Amid deepening concerns
about foreign trade, world despots, and US tax reform financial markets last
week peeked into an abyss, if only for a moment, and didn't like what they
saw. It's pretty simple. Markets are deeply advanced and the slightest
hint of conflict could send the overbought euphoria lurching in the other
direction quickly. So pervasive was the
jolt, it exposed weaknesses in Europe and Asia, as well.
The point is that it
doesn't take very much to induce skepticism in an age of secular momentum if
the self-assurance behind that advance is inconsequential.
But lack of resolution
isn't' a new phenomenon for the financial markets. As far back as last Spring consolidation
amongst sectors began to shift leadership from traditional consumer brands
towards tangible assets and special interests.

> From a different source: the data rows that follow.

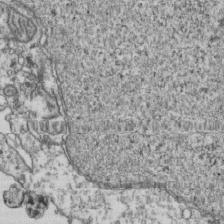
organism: Human
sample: Activated Jurkat CD4+ T cells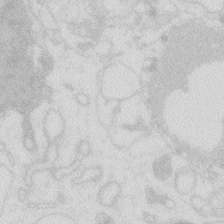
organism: Zebrafish
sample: Macrophage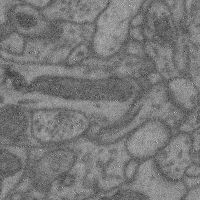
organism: Mouse
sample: Cerebral cortex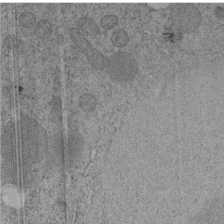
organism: C. elegans
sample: C. elegans embryo early stage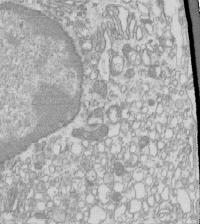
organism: Mouse
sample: Macrophages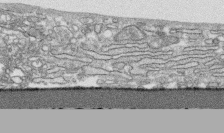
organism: Human
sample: CRL-1474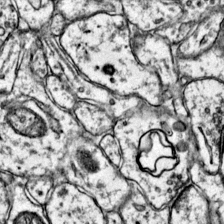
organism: Mouse
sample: Primary visual cortex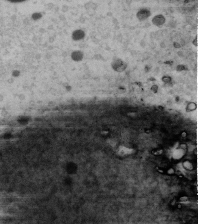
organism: Human
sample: U2-OS cells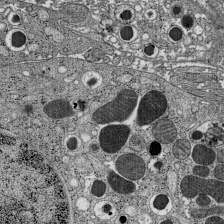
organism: C57BL Mouse
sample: Pancreatic islet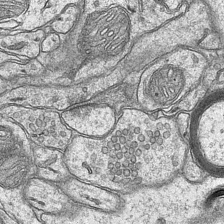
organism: Mouse
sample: CA1 Hippocampus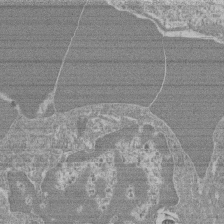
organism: Mouse
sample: Glomerulus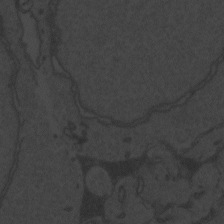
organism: Zebrafish
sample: Macrophage infected with Toxoplasma gondii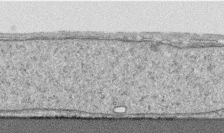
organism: Human
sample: CRL-1474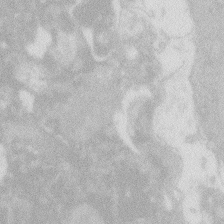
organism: Zebrafish
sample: Macrophage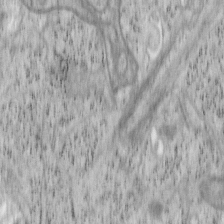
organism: Human
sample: HeLa cells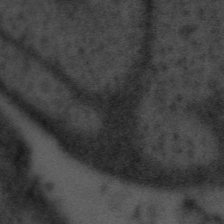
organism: Tuwongella immobilis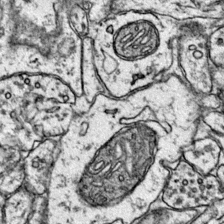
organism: Mouse
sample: Primary visual cortex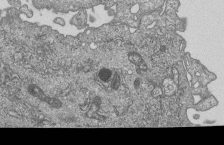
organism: Human
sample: MDA-MB-231 cells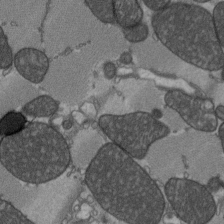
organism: C57BL Mouse
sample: Heart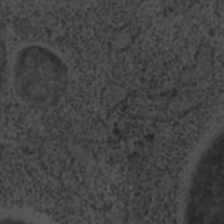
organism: C. elegans
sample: C. elegans embryo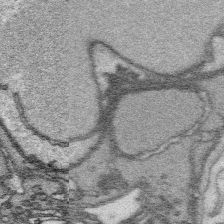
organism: Platynereis dumerilii

The good news was that as stocks rose, all sectors participated nearly
uniformly. The bad news was that the
caboose began to pull the engine rather than the other way around. The economy, and the wealth gap, started to fracture
traditional consumer demand in lieu of pricing pressure and nascent
inflation. The resiliency of the
recovery, post credit-crisis, was about to be tested.
Confidence is a lovely
thing when it is buoyed by facts and shared by everyone. Unfortunately, too many risk factors weigh
heavily upon investor's daily lives, which in turn affect their comfort level
with their portfolio investments.
Unequivocally, the
economy is moving steadily forward. By
all discernible measures the data are improving...earnings, capital
expenditures, portfolio growth, to name a few.

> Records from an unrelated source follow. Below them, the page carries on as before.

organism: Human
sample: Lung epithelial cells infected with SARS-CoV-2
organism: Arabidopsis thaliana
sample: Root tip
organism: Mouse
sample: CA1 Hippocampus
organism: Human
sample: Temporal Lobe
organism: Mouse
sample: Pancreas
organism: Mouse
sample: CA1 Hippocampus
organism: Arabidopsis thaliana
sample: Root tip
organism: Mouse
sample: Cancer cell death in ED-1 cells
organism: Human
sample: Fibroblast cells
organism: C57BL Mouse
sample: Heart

Ultimately, there is only one true measure of financial
success...capital gains. But it also
needs to be stated that financial success is not always the metric by which one
gauges the quality of a population. Good
health (mental and physical); infrastructure; personal “peace"; morality
and compassion for others are all other measurements by which we take the temperature
of how well we are doing.
We know, too, that
during periods of stock market instability there are always counterweights
which serve as safe havens. By focusing
on the longer-term and eschewing the sensationalism of daily financial media, I
find some of those alternatives today in biotech research, environmental
sciences, education, finance, agriculture and water, renewable energy sources,
and technology. The mere fact that
correlations appear to be “decoupling" is proof enough that active
portfolio management is needed now as an effective tool to counterbalance the
risks.
Don't
brace for impact just yet
Last week's
mini-eruptions in the stock market are not a harbinger of a new bear
phase. Rather, they demonstrate just how
risky investing can be in a market punctuated by new highs coupled with
reckless emotional abandon. It is always
the case that when probabilities exceed a maximum sustainable level, a higher
premium is placed upon product selectivity, methodology, and patience. How often does the market seduce you to buy “at
the high" or to panic sell when everything is going down? Placing enormous singular bets “on
black" is the architecture for portfolio collapse. Our clients know that that is not our style.
Within this brewing
cauldron of politics and economics the markets look to any knight in shining
armor to provide outside guidance. It
seems unlikely at this juncture, however, that either the Federal Reserve or
the Congress has the gumption or the perspective to provide that
leadership. Embroiled in their own
dysfunction, our Congress is polarized and playing to their respective base,
while the Fed embodies an experimental paradigm that pays greater homage to
keeping borrowing rates low than to producing results that reflect our
expectations.
Despite the unsettling
hiccup of turbulence last week, these are issues which take months and years to
resolve...not days. Applying a
consistent process to portfolio asset allocation helps to reduce the timbre of
the rough spots. This is a business of “artistic
design", not perfection. The subset
of investors who rely upon unbiased, and unemotional, decision-making is small
but usually the most successful in the end.
Happy Thanksgiving!!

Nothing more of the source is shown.